Courses/AI & ML/Transformers & LLMs

Lesson 12 • Intermediate

Transformers & Large Language Models

By the end of this lesson you'll be able to explain — and hand-compute — the self-attention mechanism that powers ChatGPT, BERT, and every modern language model.

What You'll Learn in This Lesson

✓What self-attention is, using the Query / Key / Value intuition
✓How to compute a scaled dot-product attention score by hand
✓Why softmax turns raw scores into weights that sum to 1.0
✓What multi-head attention adds, and why several heads help
✓Why positional encoding gives a sequence its word order
✓How a transformer block stacks attention, a feed-forward net, residuals, and layernorm — and how encoders differ from decoders

Before you start: It helps to have finished Lesson 11: Natural Language Processing so you're comfortable with tokens and word embeddings (turning words into number vectors).

🗣️ Real-World Analogy: Focusing Attention in a Conversation

Picture yourself at a noisy dinner table. Someone says "can you pass it?" To understand "it", you don't weigh every word equally — you instinctively focus on the salt someone mentioned a moment ago and mostly ignore the unrelated chatter.

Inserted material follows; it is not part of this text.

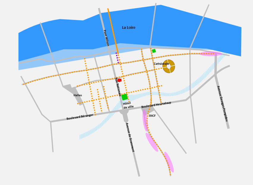 restitution du plan de Caesarodunum (Tours) au IIe siècle

Self-attention does exactly this. For each word, the model asks "which other words should I focus on to understand this one?" It hands out a budget of attention — a lot to the few words that matter, a little to the rest — and the budget always adds up to 100%. That is the whole idea you'll build piece by piece below.

1Self-Attention — Query, Key, and Value

Every token (word piece) is turned into three vectors. A Query is what the token is looking for. A Key is what each token advertises about itself. A Value is the actual information a token carries.

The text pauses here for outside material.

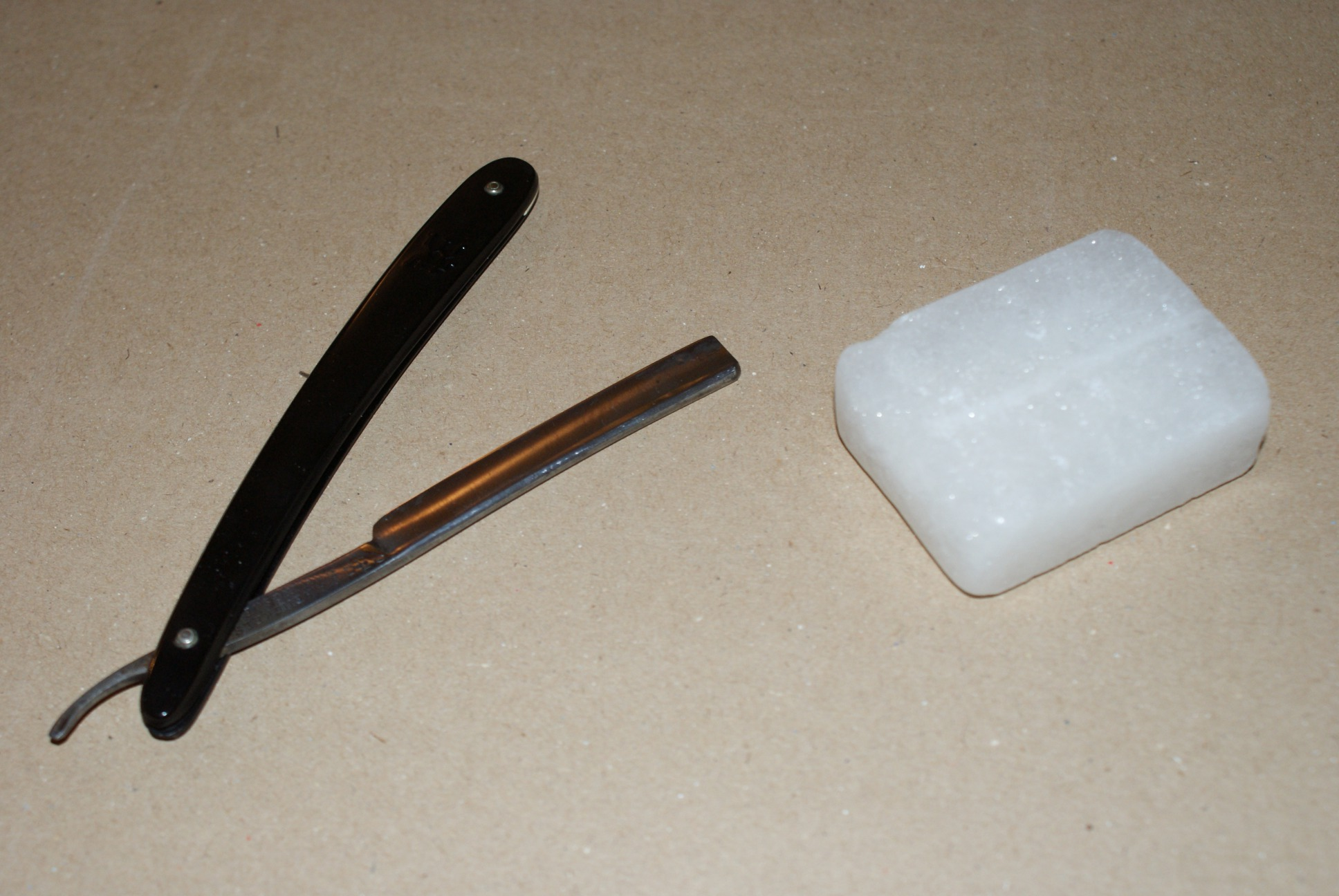 Ein Block Alaun neben einem Rasiermesser

To work out how much word A should attend to word B, you compare A's Query with B's Key. The comparison is a dot product — multiply the matching numbers and add them up. A bigger dot product means a better match, so more attention.

🔎 Think of an online search:

Your search box text is the Query
Each page's title/tags are its Key
The page content you actually read is the Value

2Scaled Dot-Product Attention

The raw dot product can grow large when vectors are long, which makes the next step (softmax) unstable. The fix is to divide by the square root of the vector length, written d_k. That single division is why it's called scaled dot-product attention.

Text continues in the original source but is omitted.